Au Bénin, le ministère des Sports a enclenché depuis 2020 la marche vers la professionnalisation. A la Fédération béninoise de basketball, on est passé du championnat linéaire à une Ligue conférence semblable à celle de la NBA. La saison écoulée, les joueurs et entraîneurs de trois clubs à section féminine avaient été sanctionnés et exclus du championnat pour boycott de la première journée de compétition alors que celles-ci revendiquaient des changements. La totale, sera le championnat féminin disputé avec seulement deux équipes.
Christian Quenum, coach de Renaissance BBC estime que les conflits entre acteurs et l'absence d'une relève sont sources du faible niveau constaté. « On n'a pas besoin du phare pour constater que le niveau est bas. On a eu de belles équipes et de bons joueurs par le passé, mais la relève n'a pas pu être assurée. Auparavant, il n'y avait qu'un groupe d'initiés qui était envoyé aux différentes formations. Quand ils revenaient, il n'y avait pas de partage avec les autres, c'était un peu individualiste. Je jette vraiment la pierre à nous-mêmes d'abord, aux entraîneurs, et puis à nos anciens. Il y avait des formes d'opposition et d'inculture de la crainte de l'autre. Il n'y avait pas une bonne ambiance autour du basketball. Sinon, on avait d'excellents athlètes et ça aurait pu nous mener très loin. »
« On devrait par exemple exiger à chaque club pro d'avoir des équipes de catégorie de jeunes. Si vous ne formez pas, vous serez obligé de toujours recourir aux joueurs de l'extérieur ou aux joueurs d'autres équipes. Mais ce faisant, il n'y aura pas de compétition. Au niveau des dames, c'est l'hécatombe. Les jeunes filles abandonnent l'activité », regrette le technicien.
«Assurer la formation à la base et soutenir la génération actuelle»
Le diagnostic ainsi posé, il s'avère nécessaire pour l'ensemble du mouvement du basketball béninois de retrousser les manches pour développer au mieux la balle au panier à travers le pays. Un joueur du championnat qui a requis l'anonymat suggère la formation à la base et l'accompagnement des jeunes.

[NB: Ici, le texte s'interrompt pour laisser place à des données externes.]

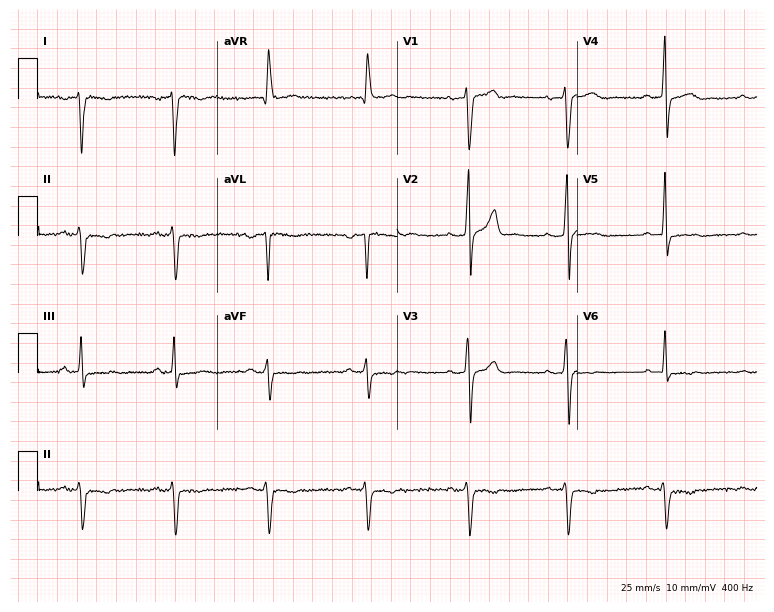
Resting 12-lead electrocardiogram (7.3-second recording at 400 Hz). Patient: a male, 61 years old. None of these six findings is recorded: first-degree AV block, right bundle branch block (RBBB), left bundle branch block (LBBB), sinus bradycardia, atrial fibrillation (AF), sinus tachycardia. Findings outside these six are not listed.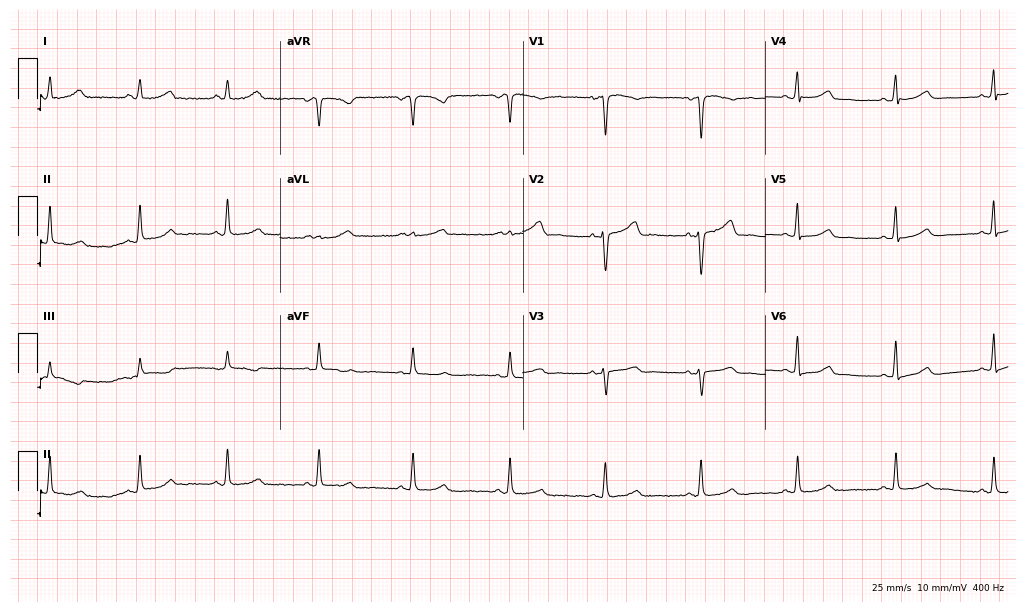
Standard 12-lead ECG recorded from a female, 59 years old (9.9-second recording at 400 Hz). Read as a normal ECG.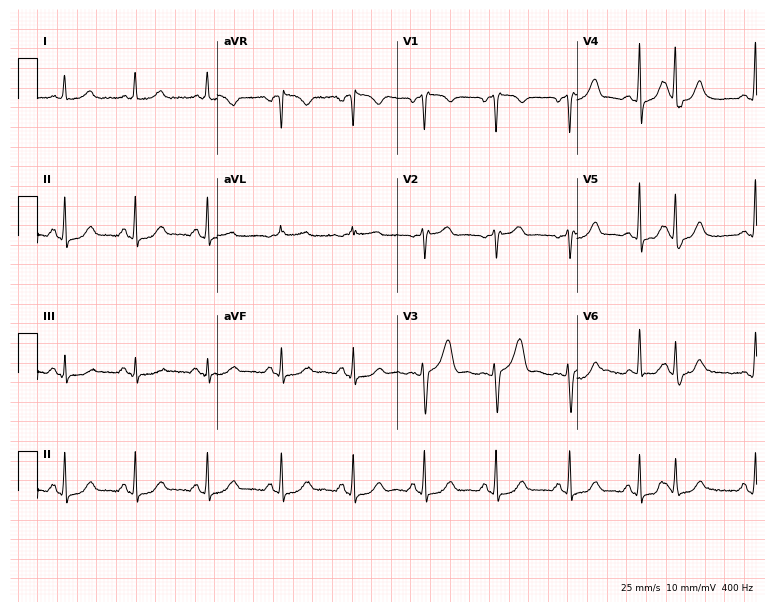
12-lead ECG (7.3-second recording at 400 Hz) from a female patient, 50 years old. Screened for six findings — first-degree AV block, right bundle branch block (RBBB), left bundle branch block (LBBB), sinus bradycardia, atrial fibrillation (AF), sinus tachycardia — none is recorded.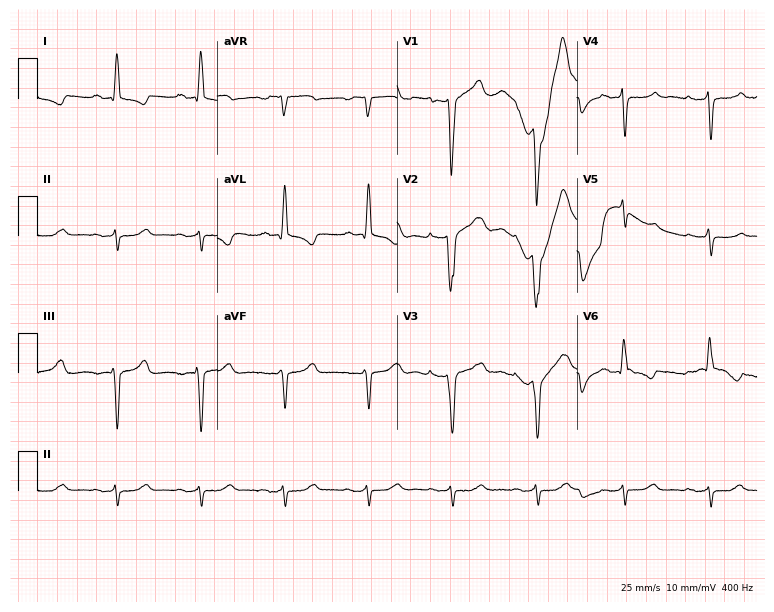
12-lead ECG from an 83-year-old male. No first-degree AV block, right bundle branch block (RBBB), left bundle branch block (LBBB), sinus bradycardia, atrial fibrillation (AF) or sinus tachycardia recorded for this tracing.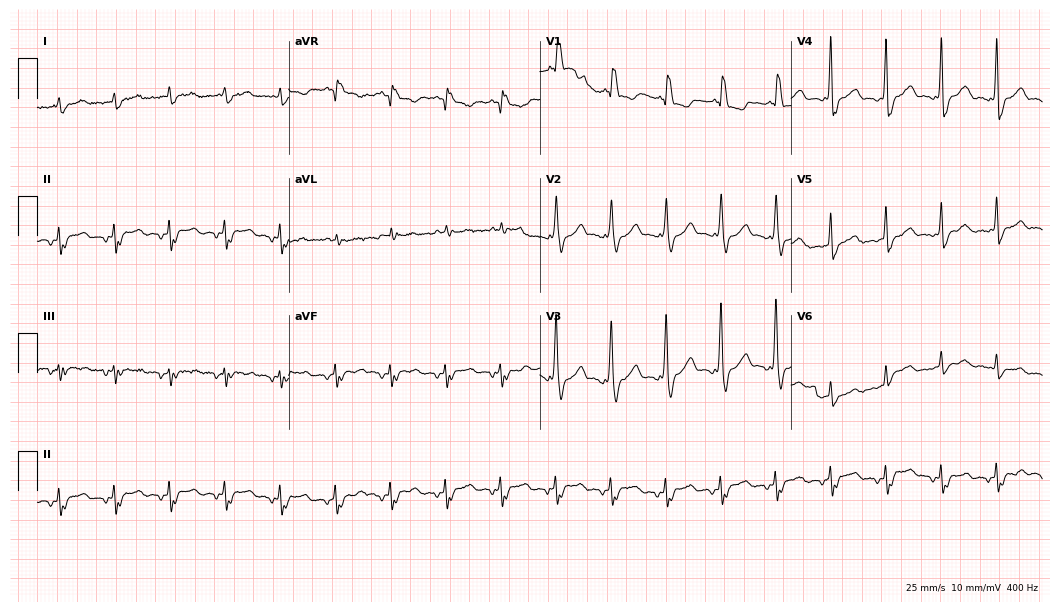
Electrocardiogram (10.2-second recording at 400 Hz), a male patient, 75 years old. Interpretation includes right bundle branch block, sinus tachycardia (a sinus rate of 100 beats per minute or more).

« Pour moi, il faut travailler sur la formation à la base et soutenir la génération actuelle. Ceci a déjà commencé avec les classes sportives. Et ceux-là qui ne sont pas scolarisés et qui aiment le basket ? Il faut pouvoir récupérer ces éventuels talents pour insertion dans les centres ou académies. À court terme, il faut motiver la génération actuelle, qui est un mélange de joueurs qui ont eu la chance de passer par les catégories d'âges. Ils ont été plus ou moins suivis. Les joueurs ont envie de travailler dur et tout donner mais il faut un minimum de soutien », diagnostique t-il. « Une autre politique qui pourrait bien marcher, c’est de faire voyager les jeunes talentueux, les frotter au climat du haut niveau. Quand ils finiront leur apprentissage, ils pourront revenir jouer pour le Bénin» a complété le joueur.
L'unité et la formation de l'ensemble des acteurs de la chaîne de basketball devraient en effet permettre au Bénin de relever le niveau de son basketball les prochaines années. Cette politique a commencé assure Christian Quenum. « Aujourd'hui, les entraîneurs essaient de se mettre ensemble, essaient de partager. Je suis content de voir que la fédération a décidé d'organiser des formations après quatre ans. Il y a un lot d'entraîneurs qui ont été récemment formés au level 1 FIBA. Je vois les arbitres aussi se faire former. Il n'y a rien sans la formation », note t-il. Les multiples démarches entreprises pour avoir une réaction de la Fédération béninoise de basketball n'ont pas eu de suite favorable.